▶ RECORDS PROVIDED:
**********

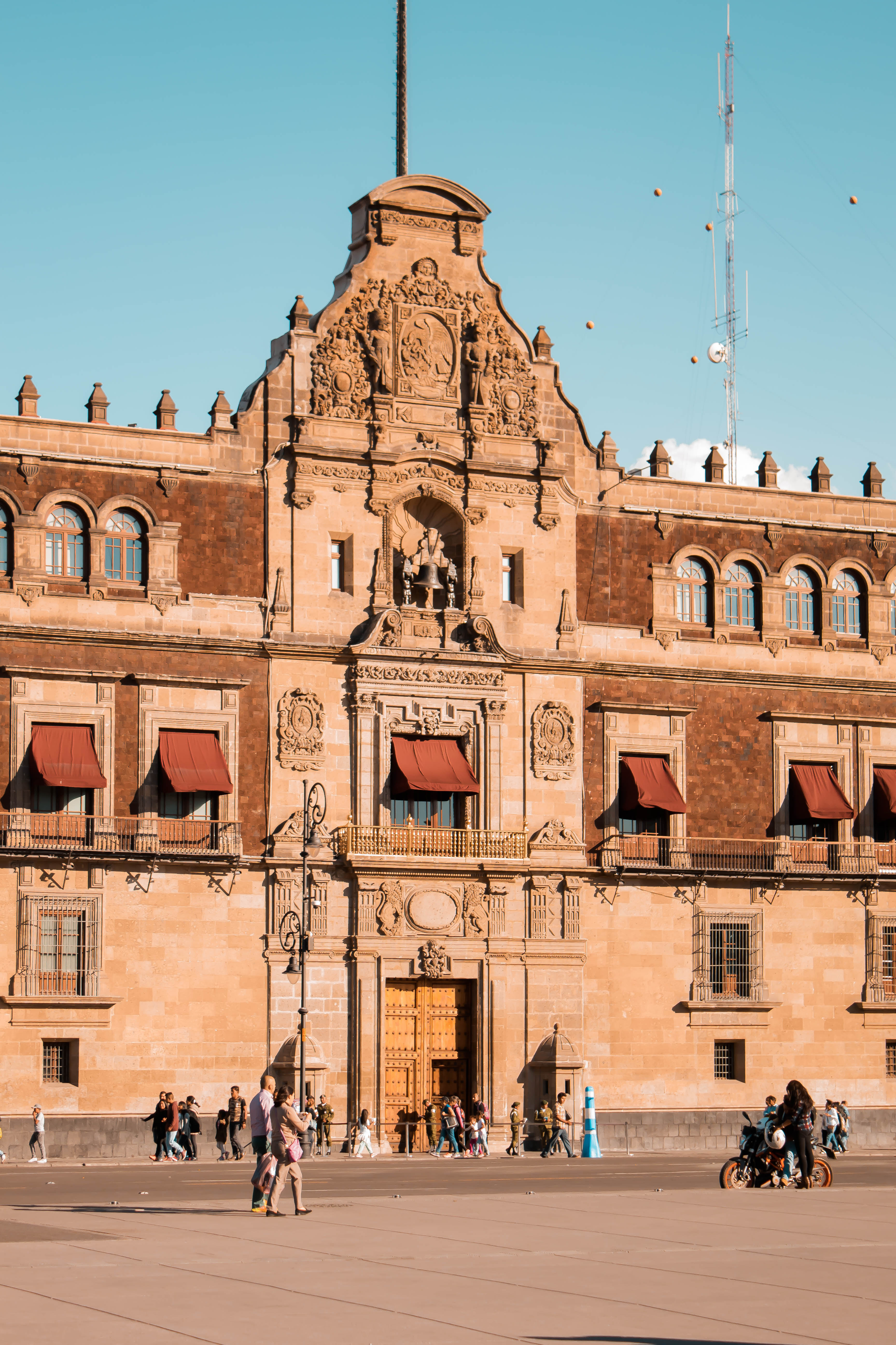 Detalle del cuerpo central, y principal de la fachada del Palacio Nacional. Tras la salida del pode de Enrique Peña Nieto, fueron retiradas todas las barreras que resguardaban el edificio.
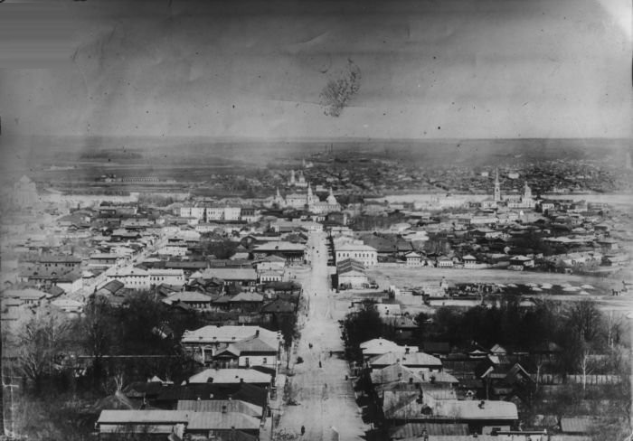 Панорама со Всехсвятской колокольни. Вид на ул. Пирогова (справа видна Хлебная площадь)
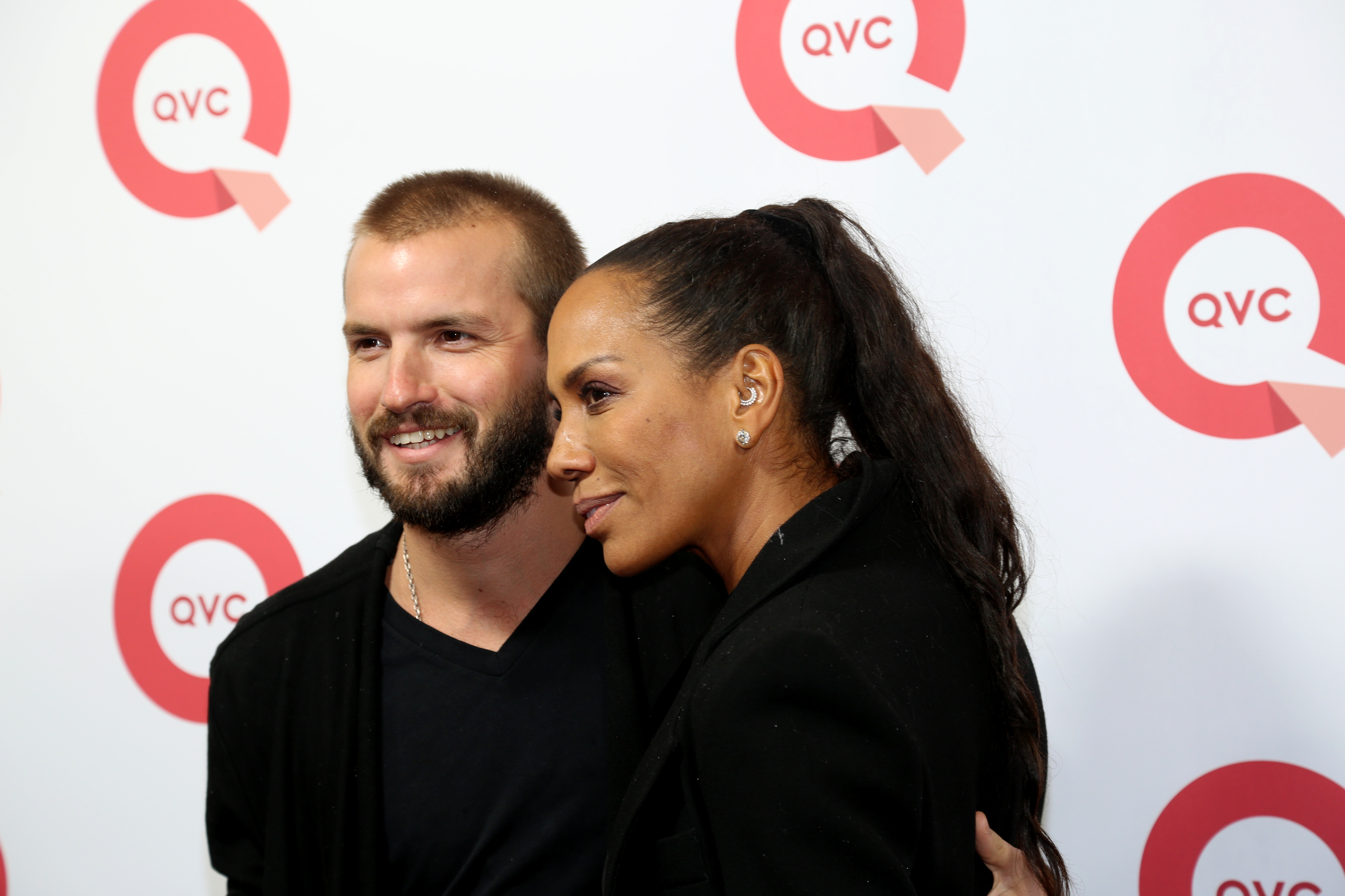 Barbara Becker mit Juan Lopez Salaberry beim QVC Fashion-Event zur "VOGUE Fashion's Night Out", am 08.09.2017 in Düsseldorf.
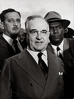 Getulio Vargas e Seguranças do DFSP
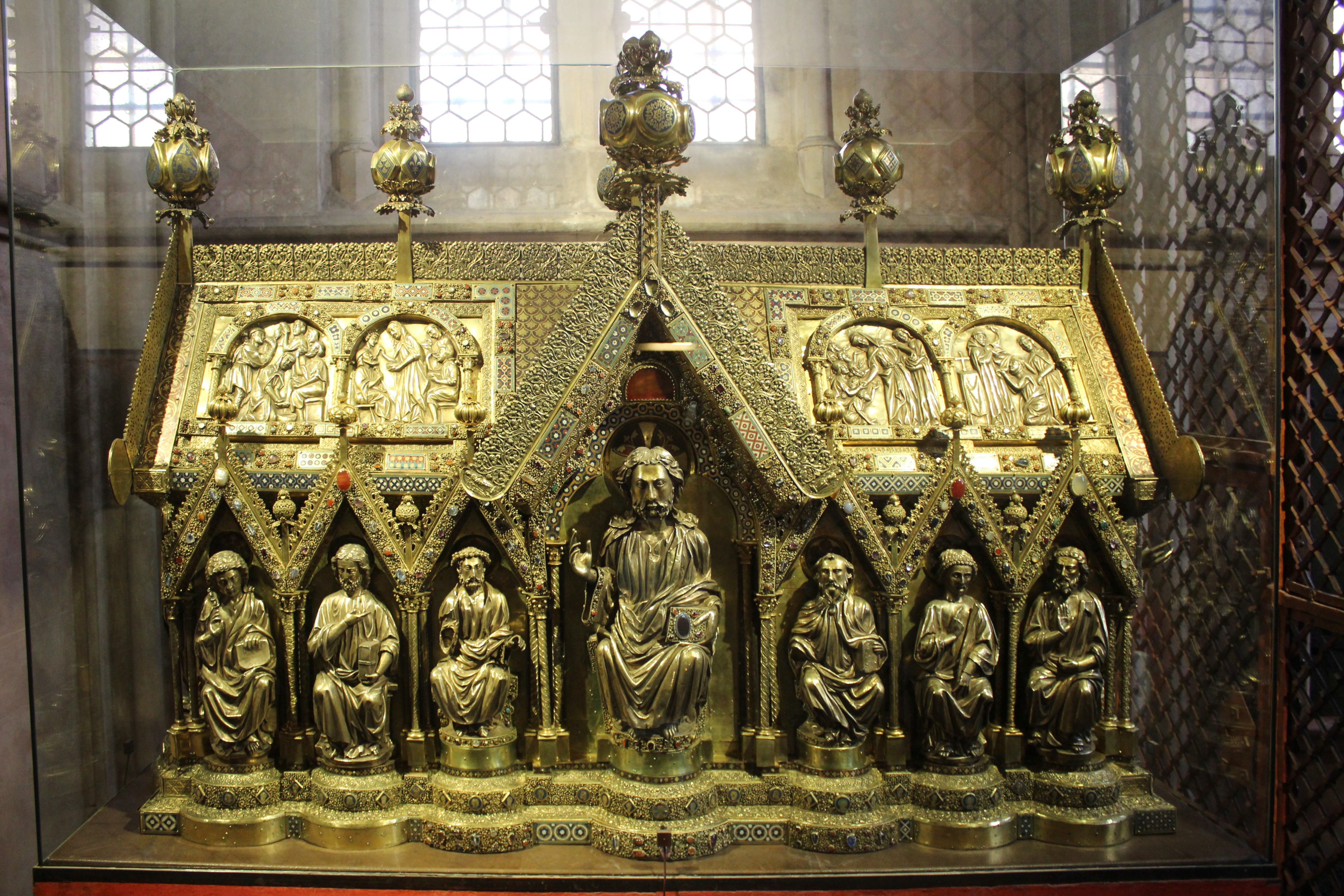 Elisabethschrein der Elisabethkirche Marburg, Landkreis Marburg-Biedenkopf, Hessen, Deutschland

**********

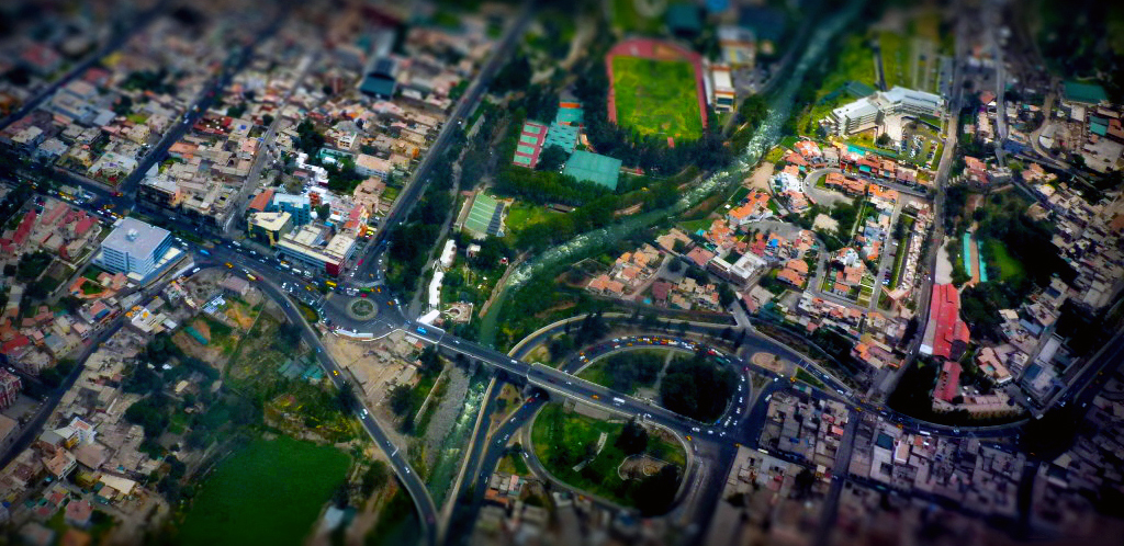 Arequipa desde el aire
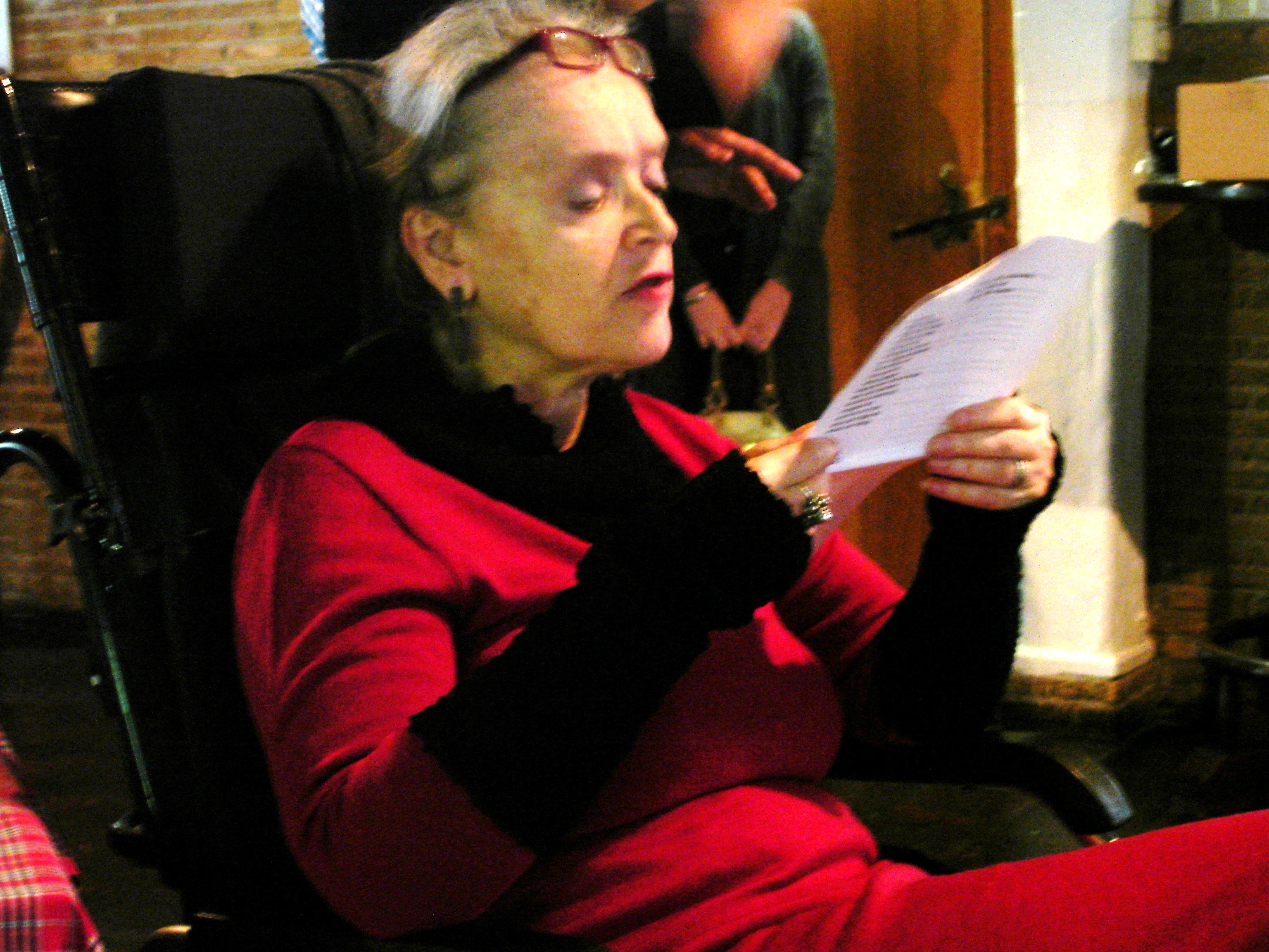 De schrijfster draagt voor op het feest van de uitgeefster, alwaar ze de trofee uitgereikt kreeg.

**********

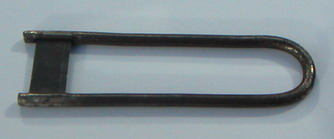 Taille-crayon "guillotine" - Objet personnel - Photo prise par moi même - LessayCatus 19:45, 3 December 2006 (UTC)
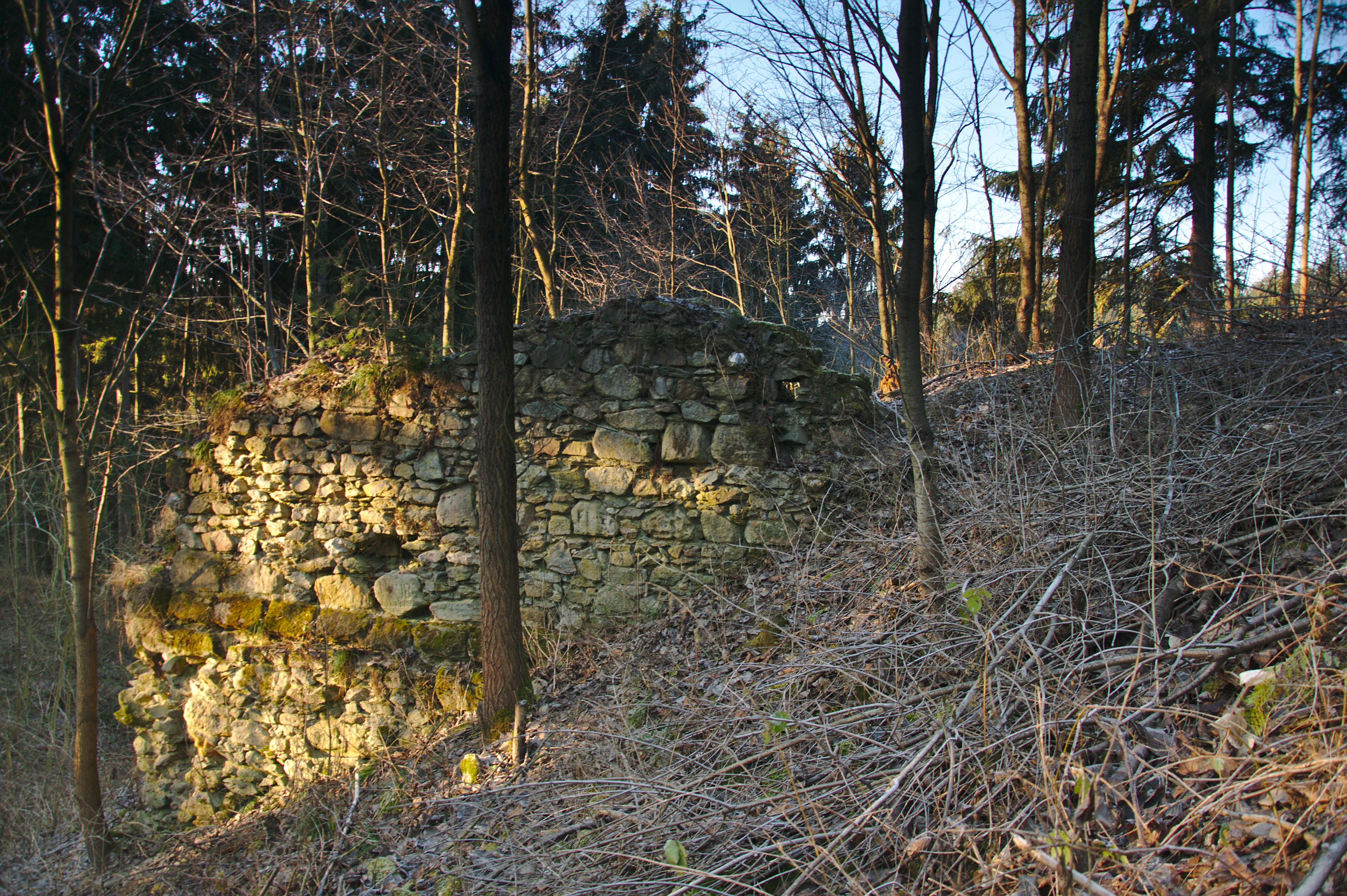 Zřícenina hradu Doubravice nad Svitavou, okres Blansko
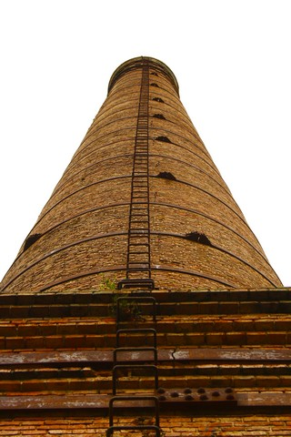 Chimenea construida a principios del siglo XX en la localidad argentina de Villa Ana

**********

▶ WORK TASK:
For the entries above, print exactly the lines between the one with "Detalle del cuerpo" and the one with "Elisabethschrein der Elisabethkirche", inclusive, with no pictures.

▶ EXPECTED ANSWER:
 Detalle del cuerpo central, y principal de la fachada del Palacio Nacional. Tras la salida del pode de Enrique Peña Nieto, fueron retiradas todas las barreras que resguardaban el edificio.
 Панорама со Всехсвятской колокольни. Вид на ул. Пирогова (справа видна Хлебная площадь)
 Barbara Becker mit Juan Lopez Salaberry beim QVC Fashion-Event zur "VOGUE Fashion's Night Out", am 08.09.2017 in Düsseldorf.
 Getulio Vargas e Seguranças do DFSP
 Elisabethschrein der Elisabethkirche Marburg, Landkreis Marburg-Biedenkopf, Hessen, Deutschland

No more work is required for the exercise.